It concludes that the total of two sides of the triangle is greater than the third side.

### Examples of RD Sharma Chapter 10 Class 9 Maths Exercise 10.6 Solutions

Ques: Could a triangle have side lengths as- 6cm, 7cm, and 5cm?

Solution- If 6cm, 7cm, and 5cm are the sides of a triangle, it satisfies the inequality theorem.

Hence,

• 6 + 7 > 5 = 13 > 5 = True
• 7 + 5 > 6 = 12 > 6 = True
• 6 + 5 > 7 = 11 > 7 = True

All three conditions are satisfied. Therefore a triangle could have side lengths as- 6cm, 7cm, and 5cm.
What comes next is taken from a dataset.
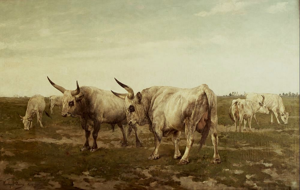 Párbajra készülő bikák. Vastagh Géza (1866-1919) festménye.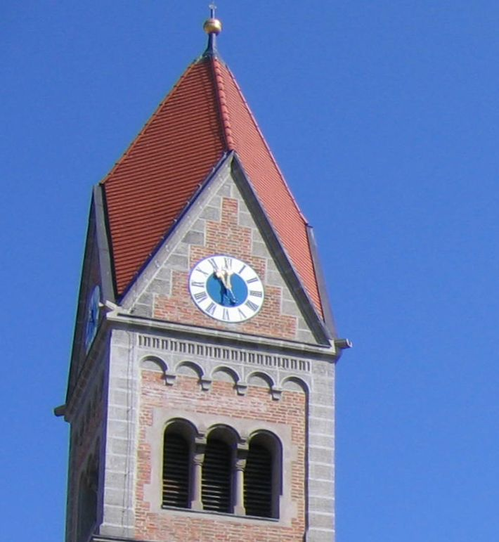 Die Turmspitze der Weicheringer Kirche

Ques- Is it possible to draw a triangle with the sides of lengths- 2 cm, 3 cm, and 7 cm?

Solution-

Lengths of the sides are 2 cm, 3 cm, and 7 cm.

A triangle can be drawn only when the total of any two sides is greater than the third side.

So, let’s check the rule.

2 + 3 ≯ 7 or 2 + 3 < 7

2 + 7 > 3

and 3 + 7 > 2

Here 2 + 3 ≯ 7

So, the triangle does not exit.